"When in doubt, add tourbillon." This might have been the mantra for many high-end watch brands since the dawn of the new millennium, and while the tourbillon trend is tired, it is far from being dead... a point proven by the latest pre-SIHH release coming in the shape of the new Jaeger-LeCoultre Geophysic Tourbillon Universal Time.

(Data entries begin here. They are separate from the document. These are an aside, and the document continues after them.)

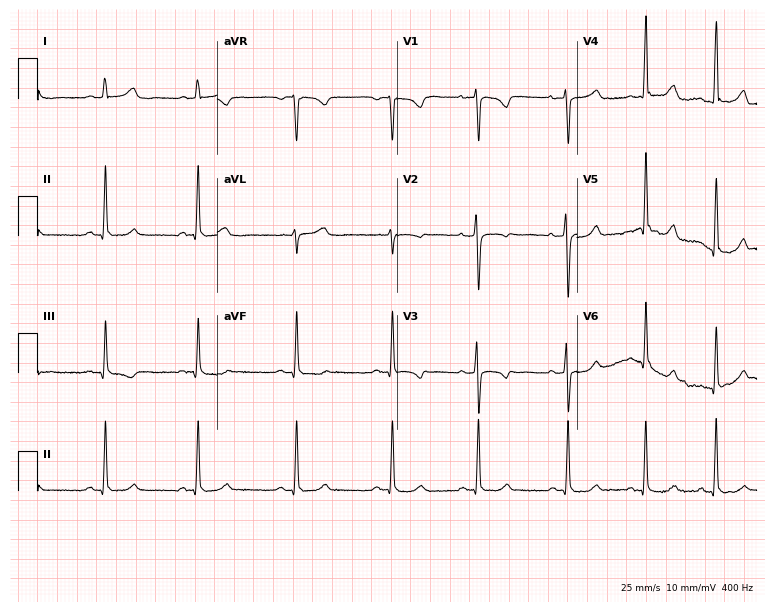
Standard 12-lead ECG recorded from a 25-year-old female. None of these six findings is recorded: first-degree AV block, right bundle branch block (RBBB), left bundle branch block (LBBB), sinus bradycardia, atrial fibrillation (AF), sinus tachycardia.
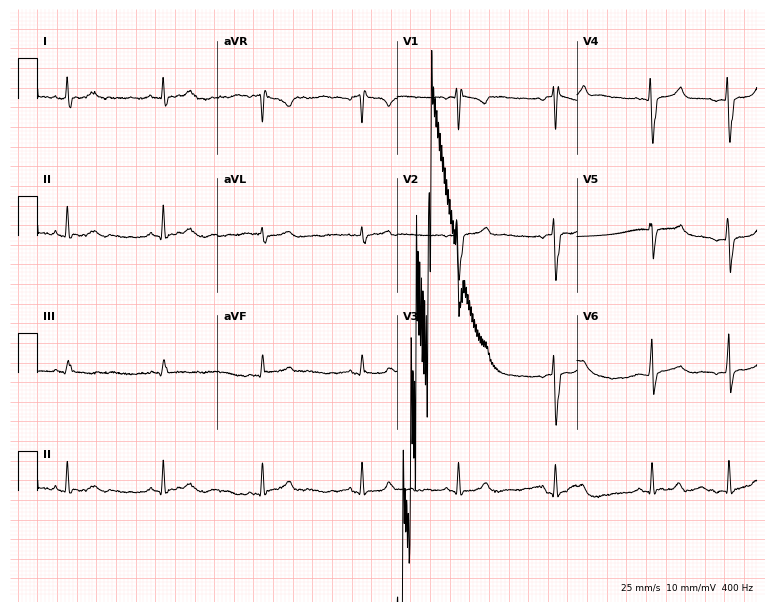
12-lead ECG from a male, 35 years old (7.3-second recording at 400 Hz). No first-degree AV block, right bundle branch block, left bundle branch block, sinus bradycardia, atrial fibrillation or sinus tachycardia recorded for this tracing. Other findings, if any, are not listed.
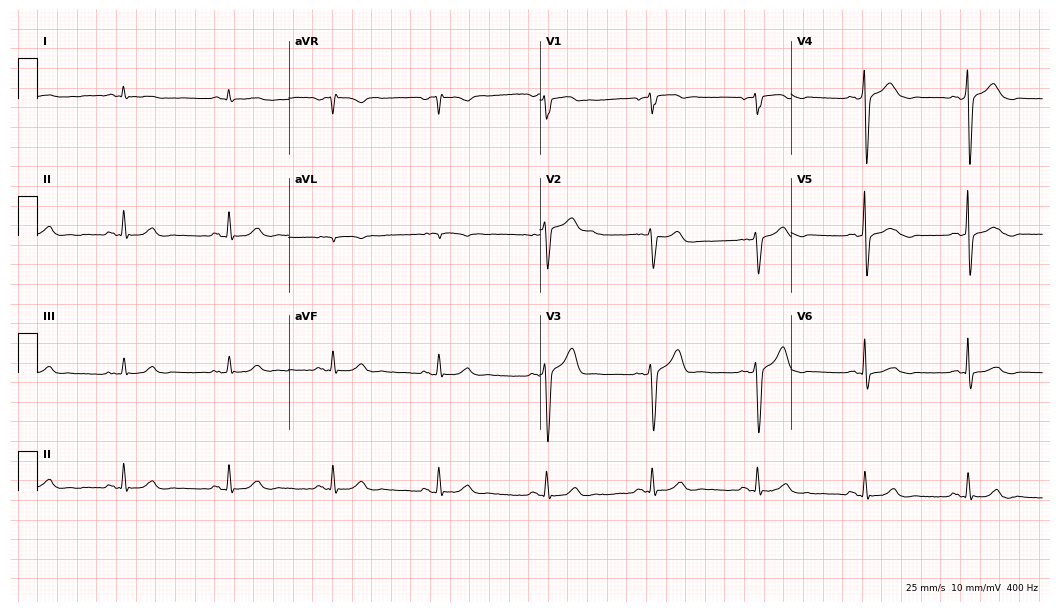
Standard 12-lead ECG recorded from a male patient, 76 years old (10.2-second recording at 400 Hz). None of these six findings is recorded: first-degree AV block, right bundle branch block, left bundle branch block, sinus bradycardia, atrial fibrillation, sinus tachycardia. Other findings, if any, are not listed.

It was back in 2014 that we went hands-on with the first pieces from the re-launched Geophysic collection, a line of watches based on one of the numerous "sleeping beauties" (i.e., one of many discontinued vintage watch collections) of Jaeger-LeCoultre. Originally produced for a short time in 1958 and revived in 2014, the Geophysic has received a lot of love from the brand as we saw this vintage-inspired, classical-looking, elegant collection expand. The latest addition to it is called the Jaeger-LeCoultre Geophysic Tourbillon Universal Time and it is based on the Geophysic Universal Time that you can read more about in our hands-on here.

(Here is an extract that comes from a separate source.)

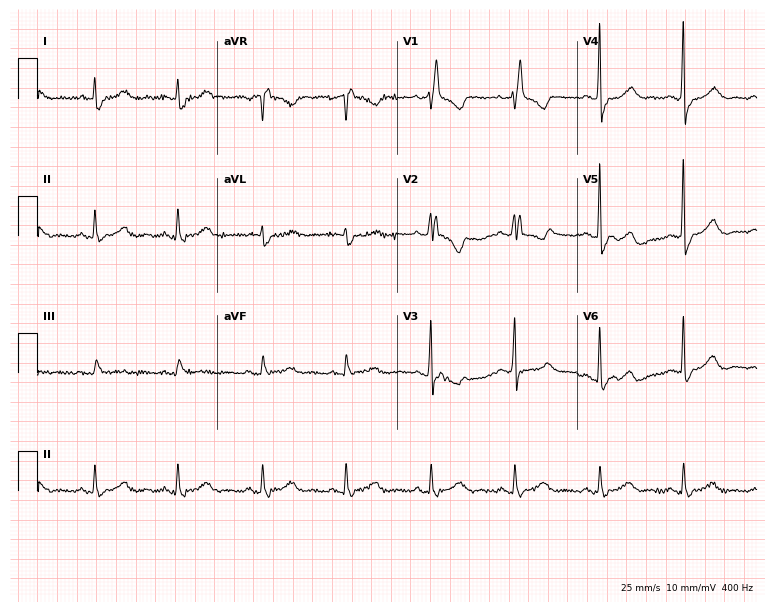
ECG (7.3-second recording at 400 Hz) — a 51-year-old female patient. Findings include right bundle branch block (RBBB).
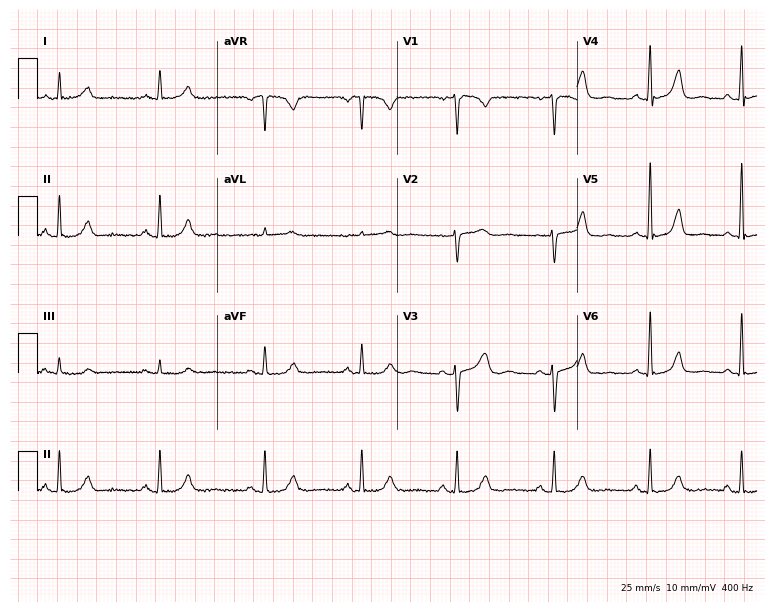
Standard 12-lead ECG recorded from a 45-year-old woman (7.3-second recording at 400 Hz). Read as a normal ECG.

This new Geophysic world timer is the first world time watch with a flying tourbillon (who knew there still were permutations of complications not yet exhausted by Swiss brands already?) and the third ever from Jaeger-LeCoultre to feature the manufacture's Gyrolab balance-equipped tourbillon. Just like the Geophysics from the last few years, this piece also has some cool details hidden underneath its heavy platinum dress.
It's a tough choice whether to start with the technical or the aesthetic details, but when we let our hearts decide... it'll have to be the Gyrolab balance. I mean it has "gyro" and "lab" in its name, and that's as nerdy as any major Swiss brand could possibly get!

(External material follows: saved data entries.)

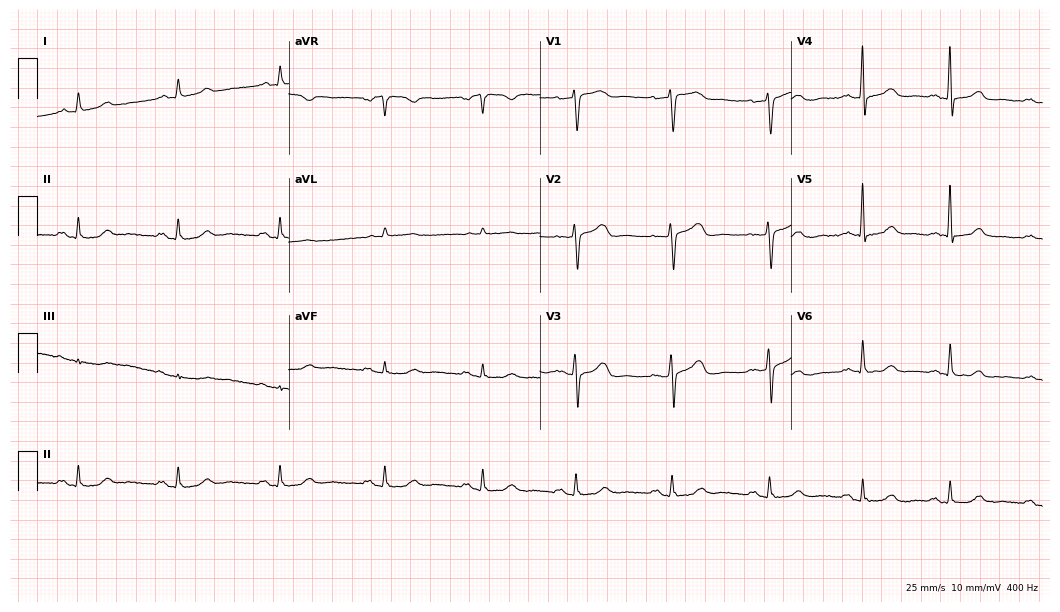
12-lead ECG from a woman, 65 years old. Screened for six findings — first-degree AV block, right bundle branch block, left bundle branch block, sinus bradycardia, atrial fibrillation, sinus tachycardia — none is recorded.
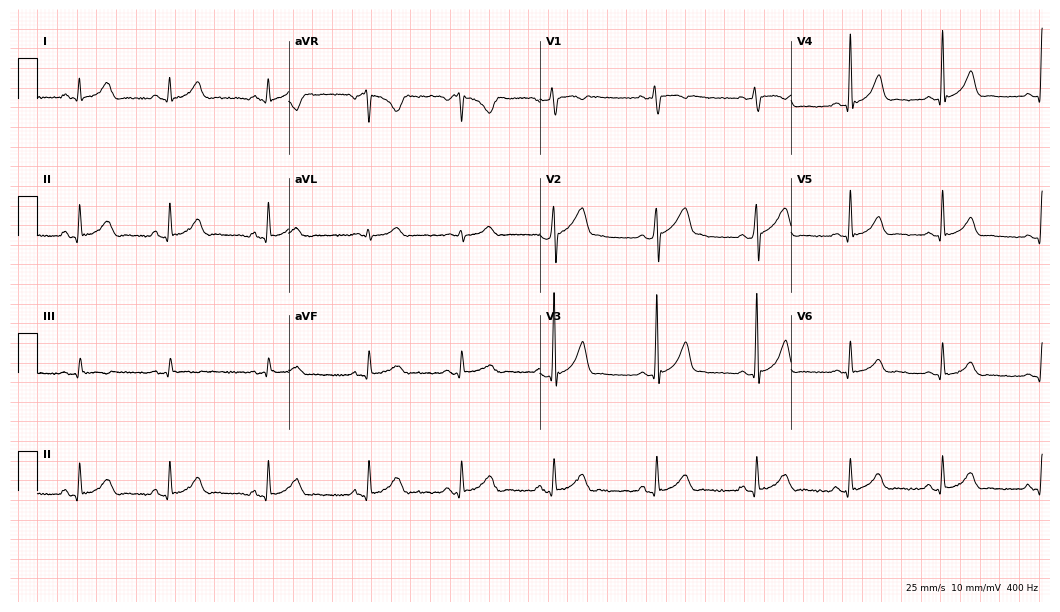
Electrocardiogram (10.2-second recording at 400 Hz), a 21-year-old male patient. Of the six screened findings (first-degree AV block, right bundle branch block, left bundle branch block, sinus bradycardia, atrial fibrillation, sinus tachycardia), none is recorded.
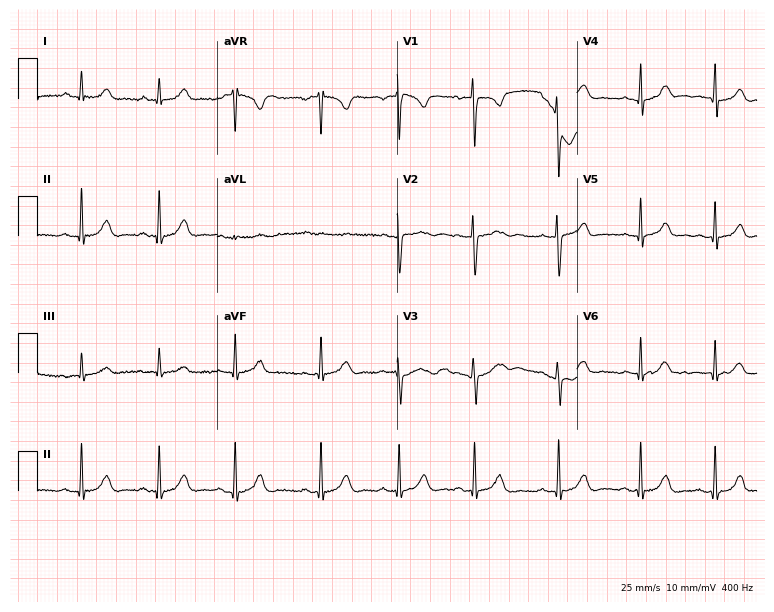
Standard 12-lead ECG recorded from a 23-year-old woman (7.3-second recording at 400 Hz). None of these six findings is recorded: first-degree AV block, right bundle branch block, left bundle branch block, sinus bradycardia, atrial fibrillation, sinus tachycardia. Only these six findings were labelled.
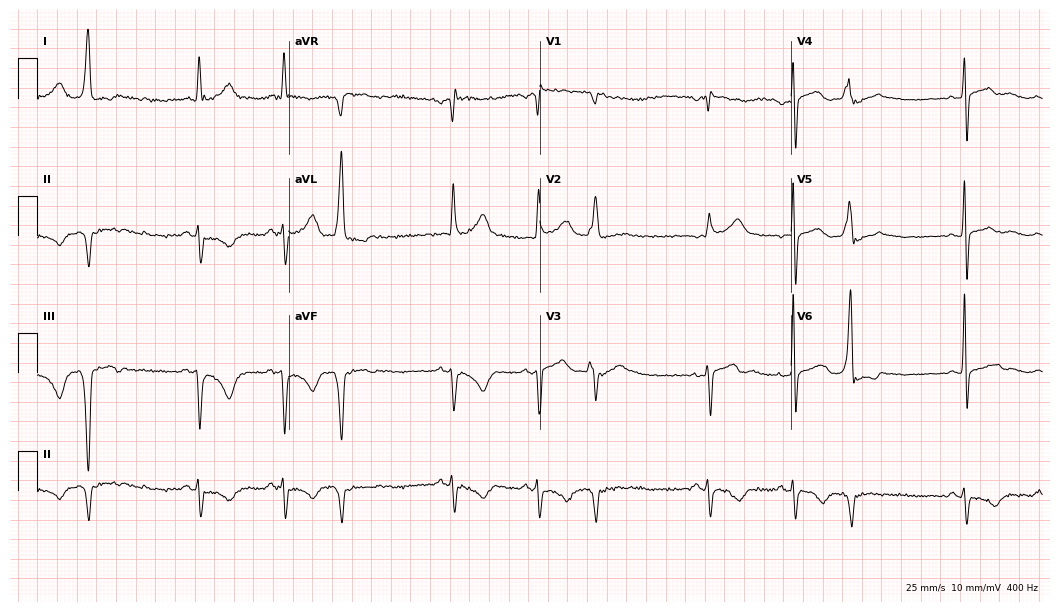
12-lead ECG from a 70-year-old male patient. No first-degree AV block, right bundle branch block, left bundle branch block, sinus bradycardia, atrial fibrillation or sinus tachycardia recorded for this tracing. Other findings, if any, are not listed.

The Gyrolab balance was developed for and debuted in the Jaeger-LeCoultre Master Compressor Extreme LAB from 2007 (it is here where we'll note that many of us in team aBlogtoWatch would love to see more pieces from this bold and high-tech range of Jaeger-Lecoultre watches). This meant a strong start, but we were soon let down by the apparent omission of this JLC-logo-inspired new balance from pretty much all JLC watches made thereafter – mind you, though, the mind-alteringly awesome Reverso Gyrotourbillon (hands-on here) of 2016 also had it. So, the Gyrolab disappeared as quickly as it came and remained tucked away safely in the manufacture all the way until 2015, when the production-made Geophysic True Second and Universal Time finally received this "new" feature.
You will not be surprised, then, to learn that the Jaeger-LeCoultre Geophysic Tourbillon Universal Time also comes equipped not with a traditional balance wheel, but with a Gyrolab one. Designed to reduce air friction by cutting back considerably on the piece's surface area, this iridium-platinum alloy double fork is now very prominently displayed on the dial-side of the watch.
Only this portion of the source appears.